:: AIM OF THE TASK ::
Restrict the output to the lines below starting at the one that contains "-10.00 | 7 |" and ending at the one that contains "Oikeiden sanojen sanelukirjoitus | 5 |", and restate them word for word, both ends included.

:: THE DATA ::
————
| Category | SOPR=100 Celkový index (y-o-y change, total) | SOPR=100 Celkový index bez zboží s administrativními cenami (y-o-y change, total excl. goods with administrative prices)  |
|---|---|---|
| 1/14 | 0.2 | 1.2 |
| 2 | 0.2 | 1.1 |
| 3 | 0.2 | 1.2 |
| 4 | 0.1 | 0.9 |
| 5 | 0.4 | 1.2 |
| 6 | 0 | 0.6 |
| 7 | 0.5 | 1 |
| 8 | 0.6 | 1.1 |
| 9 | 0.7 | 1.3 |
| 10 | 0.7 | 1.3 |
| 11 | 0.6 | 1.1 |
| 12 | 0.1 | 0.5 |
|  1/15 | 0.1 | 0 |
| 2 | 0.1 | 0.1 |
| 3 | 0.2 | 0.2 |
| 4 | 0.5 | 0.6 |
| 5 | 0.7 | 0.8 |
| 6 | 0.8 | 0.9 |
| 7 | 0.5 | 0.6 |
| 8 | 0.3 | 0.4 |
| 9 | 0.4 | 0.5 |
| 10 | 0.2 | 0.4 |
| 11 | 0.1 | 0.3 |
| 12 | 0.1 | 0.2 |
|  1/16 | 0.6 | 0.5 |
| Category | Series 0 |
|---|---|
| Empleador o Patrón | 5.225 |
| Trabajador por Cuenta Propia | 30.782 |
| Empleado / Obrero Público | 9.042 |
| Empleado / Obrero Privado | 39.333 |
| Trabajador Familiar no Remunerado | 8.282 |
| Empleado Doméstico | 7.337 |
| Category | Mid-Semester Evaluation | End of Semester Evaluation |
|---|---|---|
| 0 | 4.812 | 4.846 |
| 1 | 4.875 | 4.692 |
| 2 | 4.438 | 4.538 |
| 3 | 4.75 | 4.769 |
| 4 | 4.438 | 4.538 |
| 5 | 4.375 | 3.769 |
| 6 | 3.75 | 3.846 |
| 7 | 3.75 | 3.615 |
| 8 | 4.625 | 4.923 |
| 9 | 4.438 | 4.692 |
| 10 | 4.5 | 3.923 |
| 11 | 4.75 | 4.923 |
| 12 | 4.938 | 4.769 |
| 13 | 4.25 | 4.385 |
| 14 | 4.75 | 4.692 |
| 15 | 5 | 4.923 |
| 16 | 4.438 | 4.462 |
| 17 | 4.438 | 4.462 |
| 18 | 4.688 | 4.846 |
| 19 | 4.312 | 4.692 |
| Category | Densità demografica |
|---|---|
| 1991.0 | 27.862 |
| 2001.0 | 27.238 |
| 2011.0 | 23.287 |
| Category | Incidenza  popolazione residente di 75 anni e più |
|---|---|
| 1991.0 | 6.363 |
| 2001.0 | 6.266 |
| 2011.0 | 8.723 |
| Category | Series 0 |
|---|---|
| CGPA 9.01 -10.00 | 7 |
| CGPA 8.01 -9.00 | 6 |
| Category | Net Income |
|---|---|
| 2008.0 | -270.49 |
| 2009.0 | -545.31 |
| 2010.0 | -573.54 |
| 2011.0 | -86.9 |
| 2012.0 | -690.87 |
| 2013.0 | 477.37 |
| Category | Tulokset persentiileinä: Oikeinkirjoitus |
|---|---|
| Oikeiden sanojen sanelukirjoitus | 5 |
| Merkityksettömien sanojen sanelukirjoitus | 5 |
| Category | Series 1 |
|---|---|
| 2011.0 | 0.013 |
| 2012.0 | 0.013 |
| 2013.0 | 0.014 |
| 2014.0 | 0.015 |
————
:: ANSWER BOX ::
| CGPA 9.01 -10.00 | 7 |
| CGPA 8.01 -9.00 | 6 |
| Category | Net Income |
|---|---|
| 2008.0 | -270.49 |
| 2009.0 | -545.31 |
| 2010.0 | -573.54 |
| 2011.0 | -86.9 |
| 2012.0 | -690.87 |
| 2013.0 | 477.37 |
| Category | Tulokset persentiileinä: Oikeinkirjoitus |
|---|---|
| Oikeiden sanojen sanelukirjoitus | 5 |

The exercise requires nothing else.